For years my service-to-service security model was basically "the VPC is the perimeter." Inside the VPC, security groups were broad, mutual TLS was aspirational, and any compromised pod could happily talk to the payments service on its internal port. Security review after security review flagged the same thing: we had network reachability, not authorization.

VPC Lattice is the first AWS primitive that let me push identity into the network layer without bolting a service mesh onto every cluster. Here's how I've been using it to move toward zero trust.

What Lattice actually changes

VPC Lattice introduces a service network as a first-class object. You register services into it, associate VPCs and accounts, and Lattice handles the routing, load balancing, and crucially the auth between callers and services, independent of IP-level reachability.

The shift in mindset:

Old modelLattice model
Security group allows CIDR/SGAuth policy allows IAM principal
Reachability == permissionReachability != permission
VPC peering / TGW meshService network association
mTLS managed per appIdentity carried by SigV4

The key insight is that a request now carries a signed IAM identity, and the service can decide whether that identity is allowed, regardless of where the packet originated.

Wiring up a service network

You create the network, attach an auth type of AWS_IAM, then associate your VPCs:

resource "aws_vpclattice_service_network" "core" {
  name      = "core-svc-net"
  auth_type = "AWS_IAM"
}

resource "aws_vpclattice_service_network_vpc_association" "app" {
  vpc_identifier             = aws_vpc.app.id
  service_network_identifier = aws_vpclattice_service_network.core.id
  security_group_ids         = [aws_security_group.lattice.id]
}

resource "aws_vpclattice_service" "payments" {
  name      = "payments"
  auth_type = "AWS_IAM"
}

Once associated, any workload in the app VPC can resolve the payments service through its Lattice-managed domain name, but the auth policy decides if the call succeeds.

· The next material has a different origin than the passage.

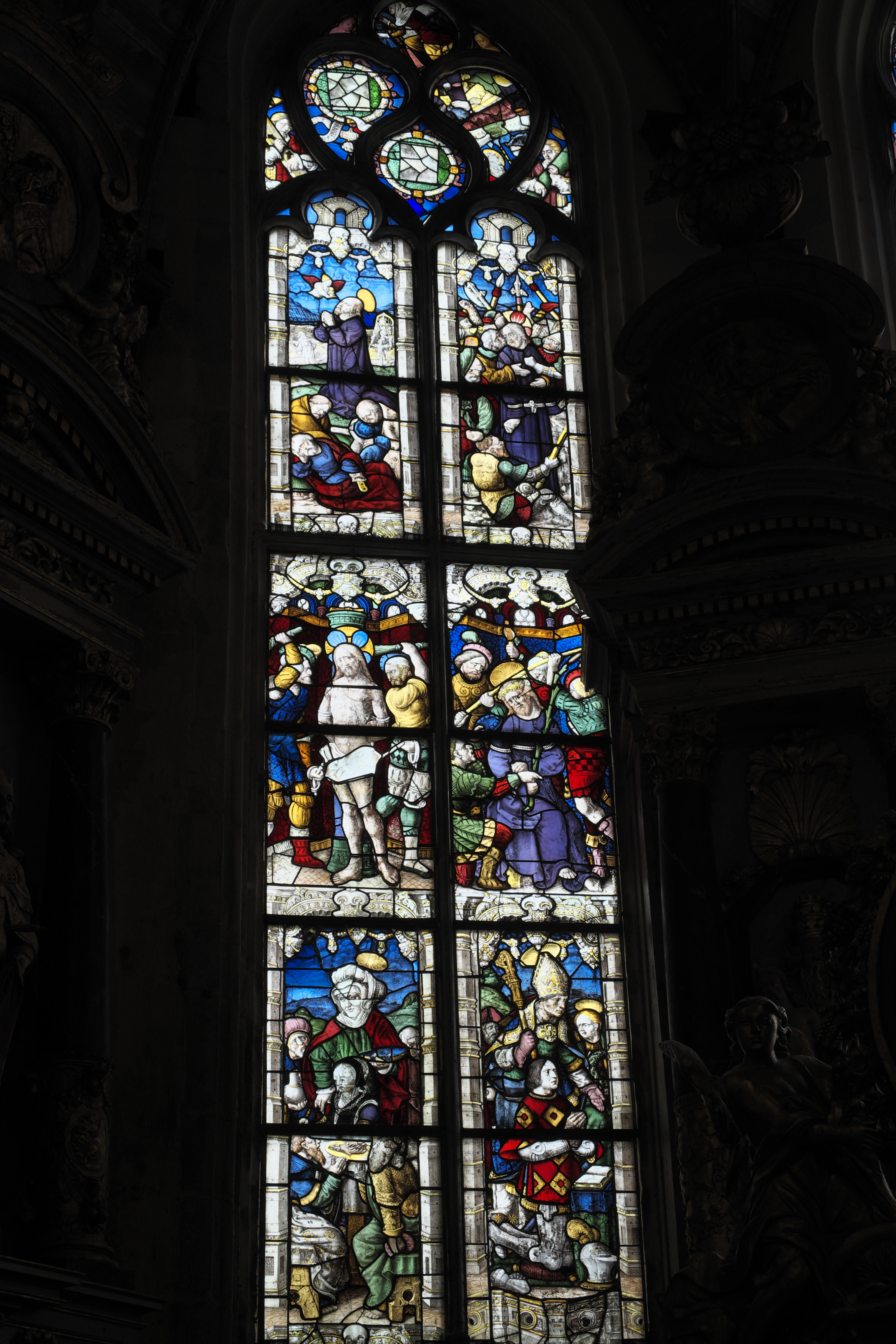 Katholische Pfarrkirche Saint-Salomon in La Martyre im Département Finistère (Region Bretagne/Frankreich), Bleiglasfenster (baie 1) aus dem 16. Jahrhundert; Darstellung: Szenen der Passion; unten Stifter: Isabeau d'Albret und René de Rohan
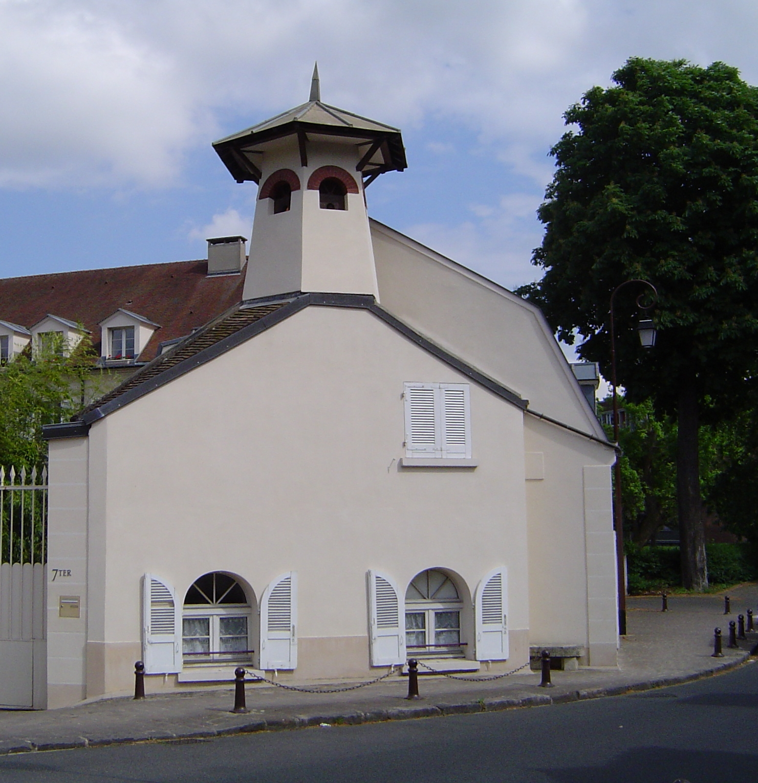 Antony

The auth policy is where zero trust lives

This is the part that replaces "the network is open inside the VPC." The policy below allows only a specific role to invoke the payments service, and only over POST:

{
  "Version": "2012-10-17",
  "Statement": [{
    "Effect": "Allow",
    "Principal": {
      "AWS": "arn:aws:iam::111122223333:role/checkout-service"
    },
    "Action": "vpc-lattice-svcs:Invoke",
    "Resource": "*",
    "Condition": {
      "StringEquals": { "vpc-lattice-svcs:RequestMethod": "POST" }
    }
  }]
}

Anything not matching is denied by default. A compromised analytics pod in the same VPC cannot call payments, because it doesn't assume the checkout-service role. That is the difference between reachability and authorization made concrete.

Once identity is enforced at the network layer, "is this in my VPC?" stops being a meaningful security boundary. The principal making the call is the boundary.

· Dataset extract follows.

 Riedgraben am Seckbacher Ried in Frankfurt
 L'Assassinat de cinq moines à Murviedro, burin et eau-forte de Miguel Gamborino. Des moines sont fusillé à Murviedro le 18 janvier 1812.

Operational trade-offs I hit

It isn't free of friction:

  • SigV4 signing required. Callers must sign requests. For EKS, I run the AWS SigV4 proxy as a sidecar so app code stays unaware. That's an extra hop and a bit of latency (single-digit milliseconds in my tests).
  • Per-request and per-GB pricing. Lattice bills for processing; high-throughput chatty services add up, so I keep east-west bulk traffic that doesn't need identity off Lattice.
  • Observability. Enable access logs to CloudWatch or S3 early. The authStatus field telling you why a request was denied is invaluable during rollout.
  • Cross-account. Sharing the service network via AWS RAM works well, but get your resource policies straight before onboarding other teams.

I rolled it out service by service, starting with the most sensitive internal API and leaving the auth policy in a permissive log-only posture for a week to catch unexpected callers before flipping to enforce.

Takeaways

  • VPC Lattice decouples network reachability from authorization, letting IAM principals gate service-to-service calls.
  • The auth policy with vpc-lattice-svcs:Invoke is the real control plane for zero trust; default-deny everything else.
  • Use a SigV4 proxy sidecar so application code doesn't need to learn request signing.
  • Watch per-request pricing and turn on access logs from day one to debug denied calls during rollout.